From Han dynasty silk *zhongyi* (middle garments) worn under robes to Qing-era bound-foot stockings and Mao-era standardized cotton undershirts, *nei yi* was never neutral. It encoded social hierarchy, medical belief, and state control. For example, during the Song dynasty, elite women’s layered inner garments signaled refinement—yet simultaneously constrained movement, reinforcing Confucian ideals of modesty and containment.
Modern data reveals how deeply this legacy persists. A 2023 Peking University ethnographic survey of 1,247 urban Chinese adults found:
| Age Group | % Who Associate Nei Yi with ‘Tradition’ | % Who Prioritize ‘Comfort’ Over Symbolism | % Aware of Historical Ritual Use |
|---|---|---|---|
| 18–29 | 32% | 78% | 19% |
| 30–49 | 57% | 61% | 44% |
| 50+ | 83% | 39% | 76% |
What stands out? Intergenerational divergence—not just in preference, but in *meaning*. Younger cohorts treat *nei yi* functionally; elders still sense its ritual weight. That tension is where body politics live.
Consider foot-binding: the binding cloth wasn’t merely textile—it was a technology of discipline, tightening daily to reshape bone and behavior. Likewise, the 1950s state-issued cotton *nei yi* promoted hygiene *and* uniformity—erasing class markers while embedding socialist ideals into the skin.

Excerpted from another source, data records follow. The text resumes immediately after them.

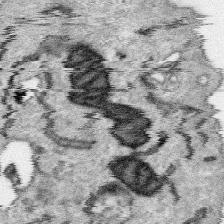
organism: Human
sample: HeLa cells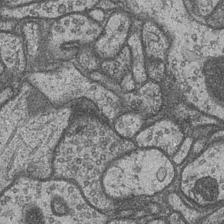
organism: Drosophila
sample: Optic medulla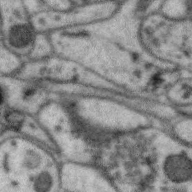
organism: Zebra finch
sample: Brain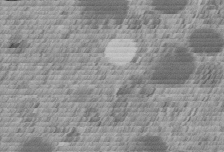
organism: C. elegans
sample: C. elegans embryo early stage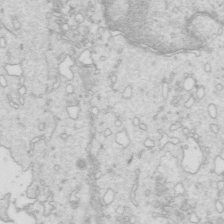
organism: Mouse
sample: Multiciliated cells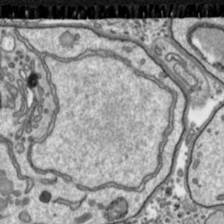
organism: Toxoplasma gondii
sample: Parasites in a vacuole inside a host cell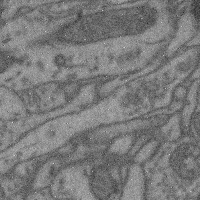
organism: Mouse
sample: Cerebral cortex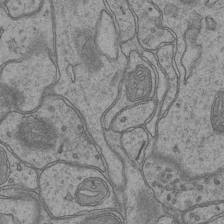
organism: Mouse
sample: CA1 Hippocampus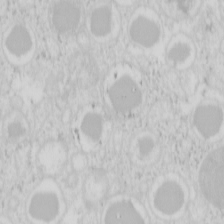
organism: Mouse
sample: Pancreas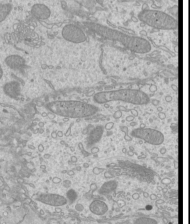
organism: Mouse
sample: Cilia; mouse epididymis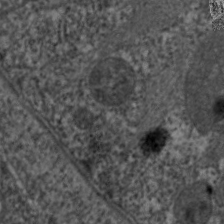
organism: C. elegans
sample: Pharynx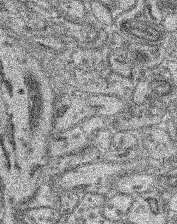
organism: Mouse
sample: Retina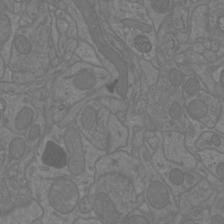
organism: Mouse
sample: Cortical neurons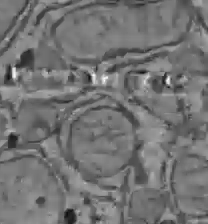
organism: C57BL Mouse
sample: Liver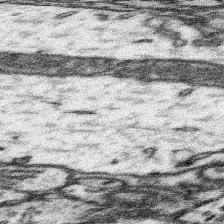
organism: Mouse
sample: Somatosensory cortex neuropil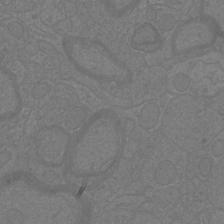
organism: Mouse
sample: Cortical neurons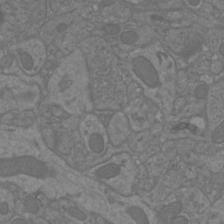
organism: Mouse
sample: Cortical neurons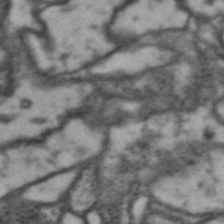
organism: Drosophila
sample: Brain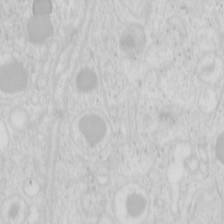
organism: Mouse
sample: Pancreas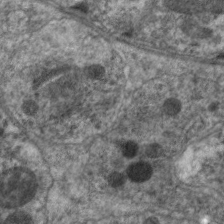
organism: C. elegans
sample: Pharynx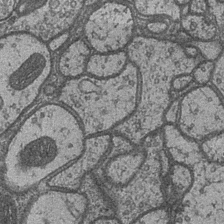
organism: Drosophila
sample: Optic medulla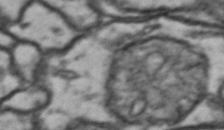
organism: Drosophila
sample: Brain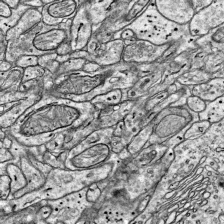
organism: Mouse
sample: Visual Cortex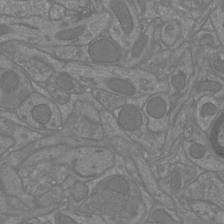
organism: Mouse
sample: Cortical neurons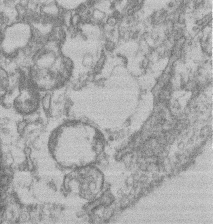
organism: Mouse
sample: T cell stromal cell synapse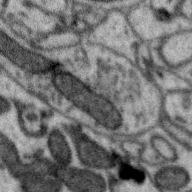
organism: Zebra finch
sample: Brain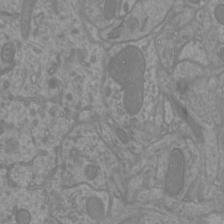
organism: Mouse
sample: Cortical neurons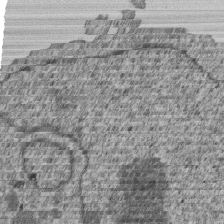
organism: Human
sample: MDA-MB-231 cells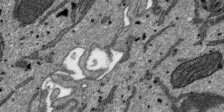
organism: Human
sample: Lung epithelial cells, uninfected (mock) control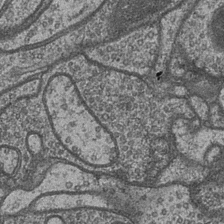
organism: Drosophila
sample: Optic medulla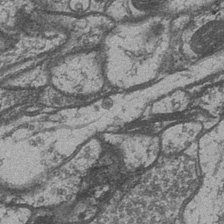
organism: Drosophila
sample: Optic medulla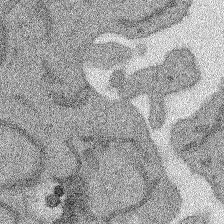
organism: Human
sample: HeLa cells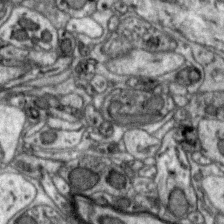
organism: Zebra finch
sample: Brain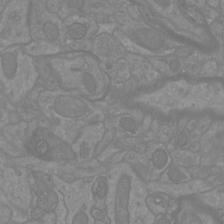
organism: Mouse
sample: Cortical neurons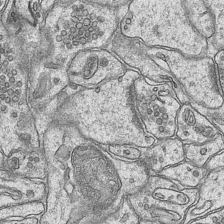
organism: Mouse
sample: CA1 Hippocampus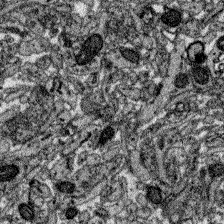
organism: Zebrafish
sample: Larval olfactory bulb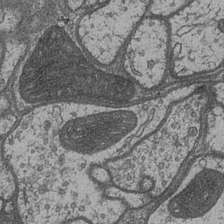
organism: Drosophila
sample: Optic medulla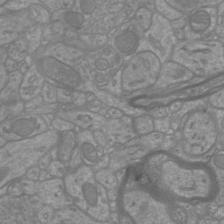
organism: Mouse
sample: Cortical neurons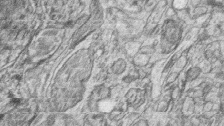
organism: Zebrafish
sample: synaptic ribbons in rod cells and cone cells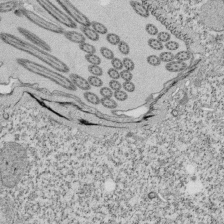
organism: Tetrahymena
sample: Cilia in tetrahymena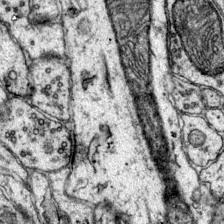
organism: Mouse
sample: Primary visual cortex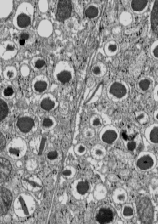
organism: C57BL Mouse
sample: Pancreatic islet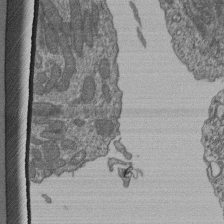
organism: Human
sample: Retinal organoid Rod and Cone cells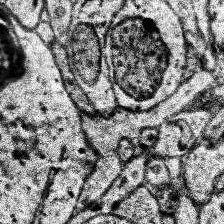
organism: Human
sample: Temporal Lobe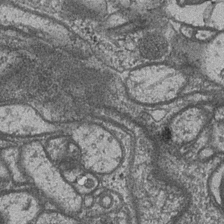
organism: Drosophila
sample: Optic medulla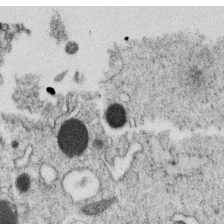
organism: C. elegans
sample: C. elegans oocyte; sperm cells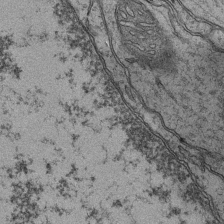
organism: Mouse
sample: CA1 Hippocampus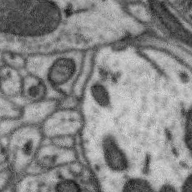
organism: Zebra finch
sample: Brain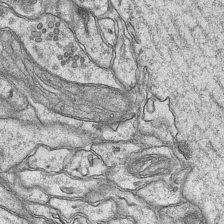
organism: Mouse
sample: CA1 Hippocampus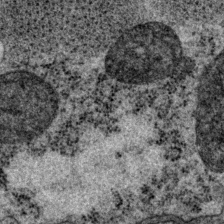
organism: P. pacificus
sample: Pharynx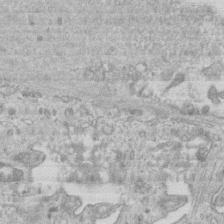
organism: Mouse
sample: Centriole in ependymal cells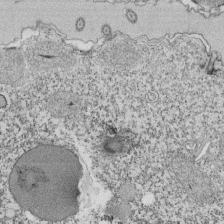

Today, brands like [Shanghai Tang](/) reinterpret *nei yi* through heritage silhouettes fused with moisture-wicking tech—proving tradition isn’t static. It’s negotiated, contested, and resewn.
Bottom line? To study *nei yi* is to read China’s body politics in thread count, seam placement, and silence between stitches. It’s not fashion—it’s forensic anthropology on fabric.